Iran followed a similar approach to turn Iraq into an inferno for the United States, fearing that Washington planned to use a successful, democratic Iraq as a platform to subvert or threaten Iran. Iranian-backed Shiite militias employed improvised explosive devices to cause as many as 1,000 American casualties. Unlike the United States, which was saddled with the task of rebuilding Iraq, Tehran sought only to thwart Washington’s efforts. As Qais al-Khazali, the leader of an Iranian-backed Shiite militia in Iraq, told U.S. military interrogators, the United States spends “billions” on the war, while Iran spends “millions”—and yet Iran is more effective. Today, Iran’s Shiite militias are Iraq’s most powerful fighting force and a predatory Mafia that both enriches itself and secures Iran’s interests in the country.
Iran and its militias also played a decisive role in preventing the collapse of the brutal Assad regime in Syria, Tehran’s lone governmental ally in the region. What began as a tactical partnership against Saddam’s Iraq in the 1980s has been sustained by mutual antipathy toward the United States and Israel and by shared survival instincts. Despite renewed efforts by Arab states to lure Assad away from Tehran, the two governments are now dependent on each other: Assad needs Iran’s money and arms, and Tehran needs Syrian territory as a bridge to Hezbollah and a beachhead against Israel. In 2017, the BBC reported that Iran was building a “permanent military base” in Syria as an additional front against the Jewish state.
Despite theocratic Iran’s moral pretensions, its proxies, under economic duress, have increasingly turned to the illicit economy to grow their wealth. The cash-strapped Syrian government’s most valuable export is now Captagon, an illegal amphetamine that Hezbollah traffics globally with Tehran’s tacit support. The Iranian government, which has executed thousands of its own citizens for drug offenses, has become the de facto kingpin of one of the world’s largest narcotics smuggling networks.

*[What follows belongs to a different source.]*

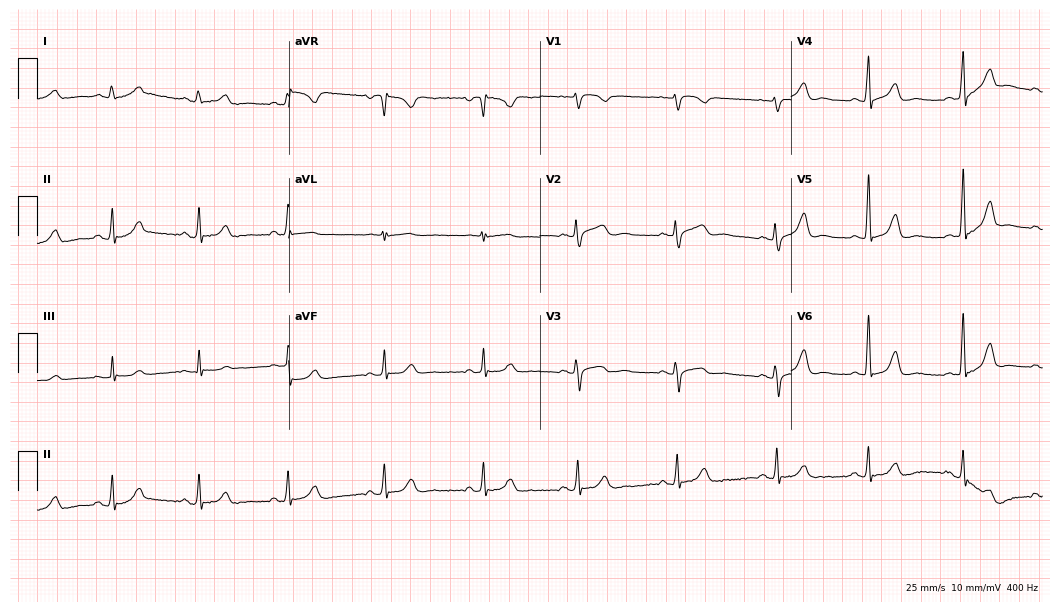
ECG — a 39-year-old female. Labelled as a normal ECG.

More recently, Tehran has added Yemen to the list of countries where it wields significant sway through proxy militias. Iran provides the Houthis, who seized power in Sanaa in 2014, with weapons and other forms of support—also reportedly financed in part through the illicit sale of drugs. This has proved to be a low-cost way for Tehran to inflict enormous financial and reputational damage on Saudi Arabia, which is estimated to have spent over $100 billion on its intervention in Yemen and is widely considered to be responsible for the conflict’s horrific humanitarian toll. The Houthis’ intolerant rule and provocative slogans—wishing death to America, Israel, Jews, and followers of the Bahai faith—reflect the ideology of their Iranian patrons. And the group has sought to do to Saudi Arabia what Hamas and Hezbollah have long done to Israel—except with precision drones and other twenty-first-century technology instead of antiquated rockets and suicide bombers.

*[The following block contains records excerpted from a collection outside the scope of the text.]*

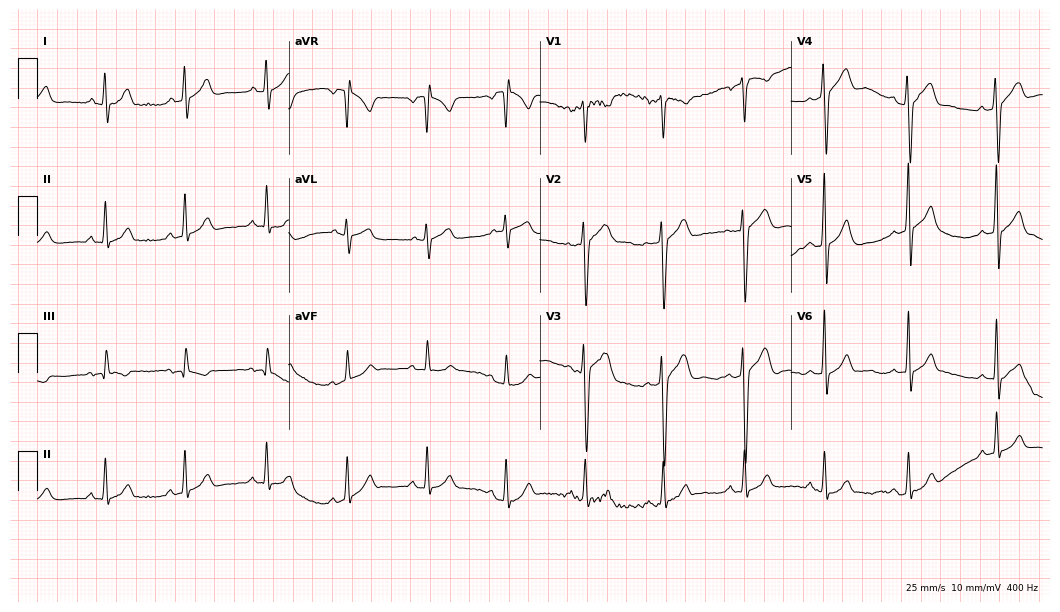
12-lead ECG (10.2-second recording at 400 Hz) from a 21-year-old man. Labelled as a normal ECG.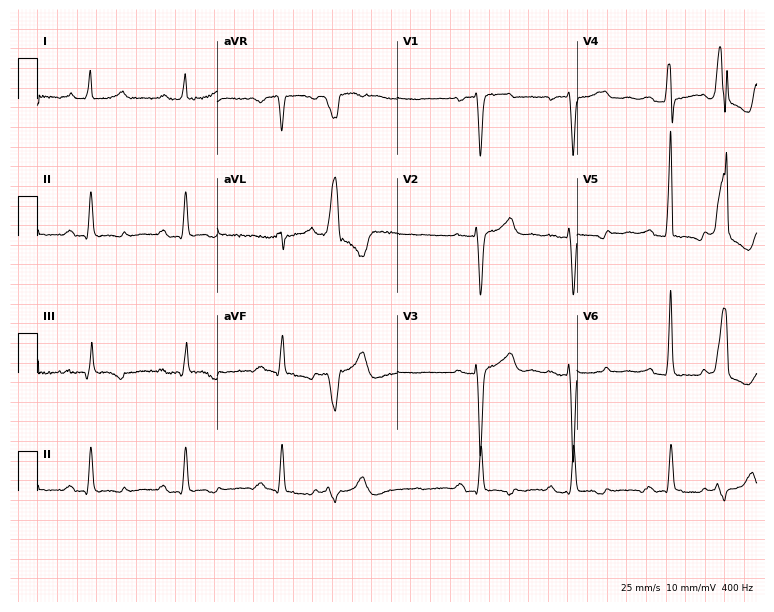
Standard 12-lead ECG recorded from a 43-year-old female patient. None of these six findings is recorded: first-degree AV block, right bundle branch block, left bundle branch block, sinus bradycardia, atrial fibrillation, sinus tachycardia. Other findings, if any, are not listed.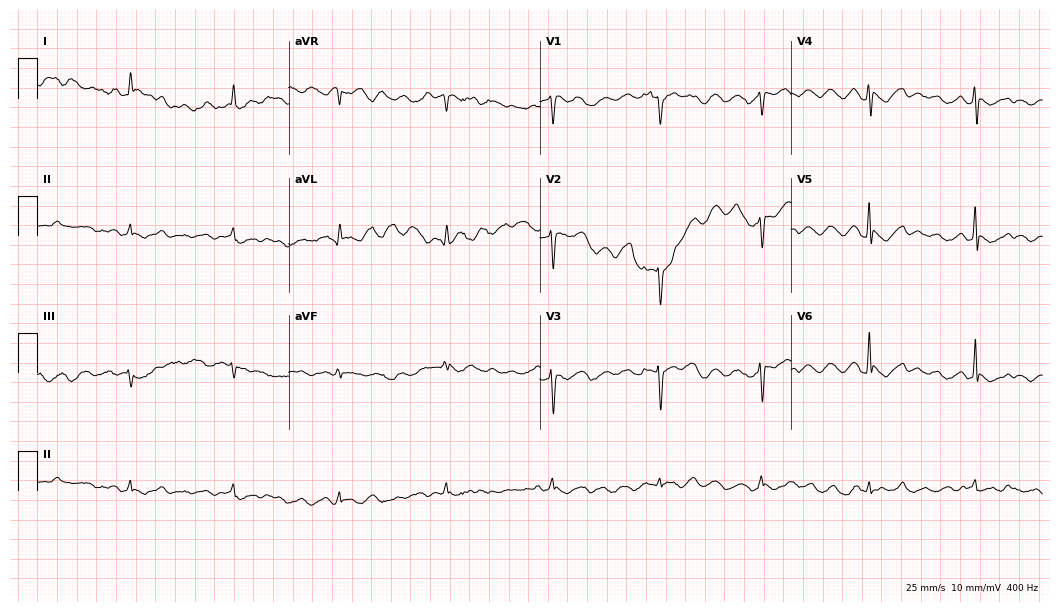
Electrocardiogram (10.2-second recording at 400 Hz), a 75-year-old female. Of the six screened findings (first-degree AV block, right bundle branch block, left bundle branch block, sinus bradycardia, atrial fibrillation, sinus tachycardia), none is recorded.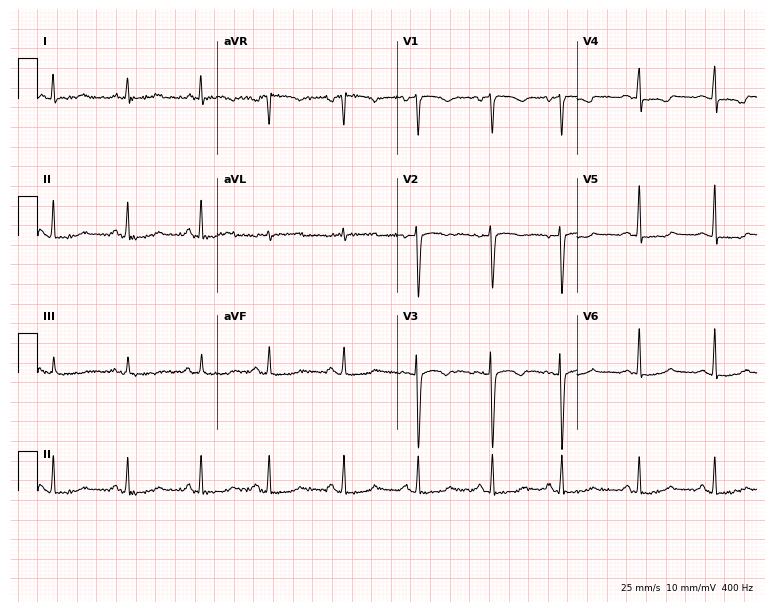
Electrocardiogram (7.3-second recording at 400 Hz), a female, 39 years old. Of the six screened findings (first-degree AV block, right bundle branch block (RBBB), left bundle branch block (LBBB), sinus bradycardia, atrial fibrillation (AF), sinus tachycardia), none is recorded.

As the Middle East’s lone theocracy, Iran has learned to harness Islamist radicalism—Sunni as well as Shiite—better than any of its peers. Among the reasons Tehran has bested its Sunni Arab rivals is that virtually all Shiite radicals are willing to fight for Iran, whereas most Sunni radicals, including al Qaeda and ISIS, oppose the ruling Arab governments. Indeed, Tehran’s top criterion for strategic alliances is ideology, not religion, as evidenced by its close ties with the Sunni radical groups Hamas and Palestinian Islamic Jihad, to which it has given billions of dollars to fight Israel. “Iran is one of the countries that helps Hamas most,” Moussa Abu Marzouk, a grateful Hamas official, said in a 2021 interview. “The only country that ignores the limits imposed on Hamas is Iran. It helps us militarily in training, weapons, and expertise.”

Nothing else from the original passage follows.